原理:在集群上每个机器生成TFRecord文件然后推送到指定的HDFS位置,并删除源TFRecord(这步可以不用,会自动删除)。
1. map阶段
import sys, random
sys.path.append("./")
# 产生随机数,用以shuffle数据
# 如果输入的rcfile格式的文件,则需要删除下标0的数据
for line in sys.stdin:
line = line.strip().split("\t")
print("{}\t{}".format(random.random(), "\t".join(line)))
2. reduce阶段
import sys
import time
import socket
import tensorflow as tf
def create_float_feature(values):
return tf.train.Feature(float_list=tf.train.FloatList(value=values))
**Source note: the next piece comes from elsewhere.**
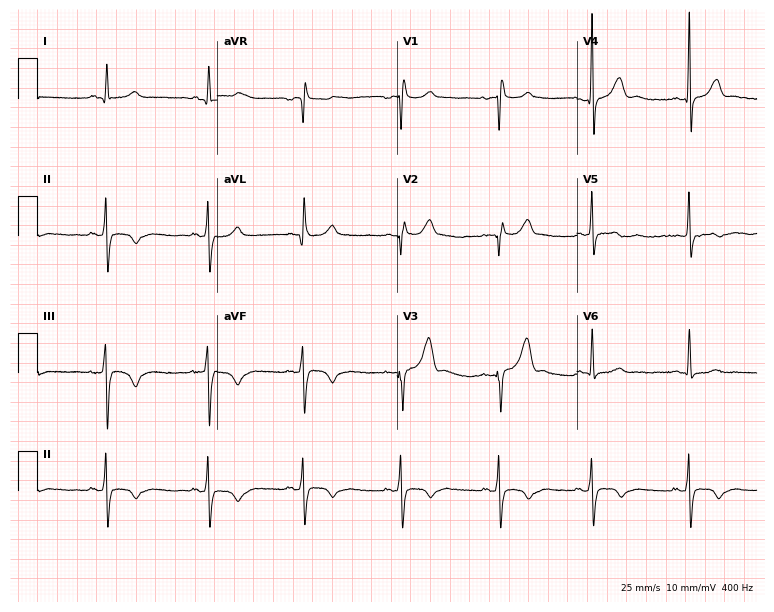
12-lead ECG from a 24-year-old male patient. Labelled as a normal ECG.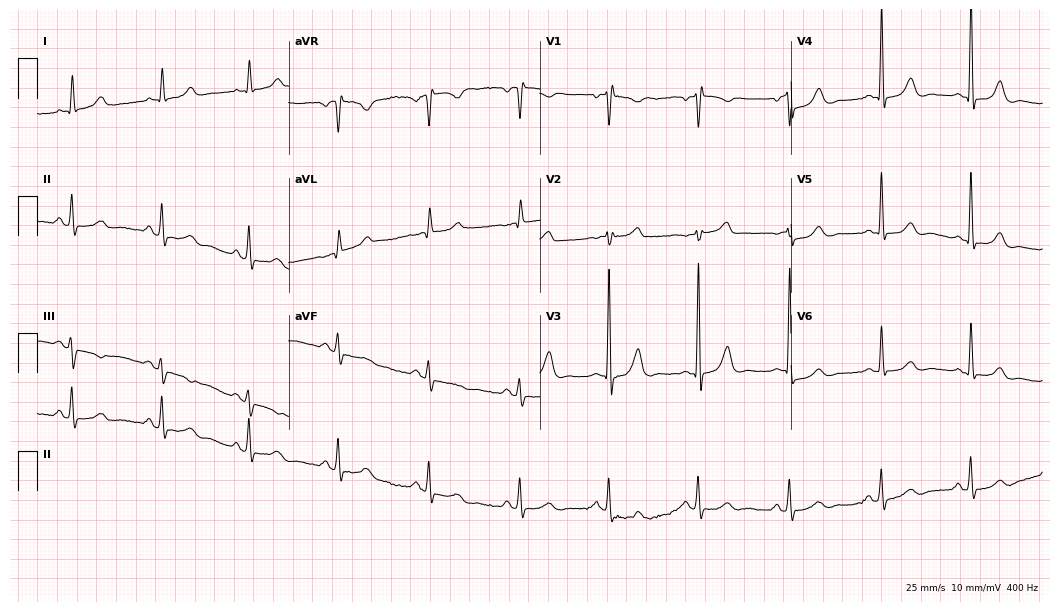
ECG — a 62-year-old female patient. Screened for six findings — first-degree AV block, right bundle branch block (RBBB), left bundle branch block (LBBB), sinus bradycardia, atrial fibrillation (AF), sinus tachycardia — none is recorded. Findings outside these six are not listed.

def create_int_feature(values):
return tf.train.Feature(int64_list=tf.train.Int64List(value=values))
def gen_filename():
# 生成文件名, 规则为:ip + time,防止文件名重复
myname = socket.getfqdn(socket.gethostname())
myaddr = socket.gethostbyname(myname)
mytime = time.time()
return myaddr+"_"+str(mytime)
def encode_line(line):
# 第1列为deviceID经过hash之后的整型,第2列为label
feed_dict = {}
feed_dict["device_id"] = create_int_feature([int(line[0])])
feed_dict["label"] = create_int_feature([int(line[1])])
return feed_dict
def convert(tmp_save_path, hdfs_path):
# tmp_save_path: 临时存储的位置
# hdfs_path: 最终存储的位置
writer = tf.io.TFRecordWriter(tmp_save_path)
for line in sys.stdin:
line = line.strip().split("\t")
feed_dict = encode_line(line[1:])
if not feed_dict:
continue
example = tf.train.Example(features=tf.train.Features(feature=feed_dict))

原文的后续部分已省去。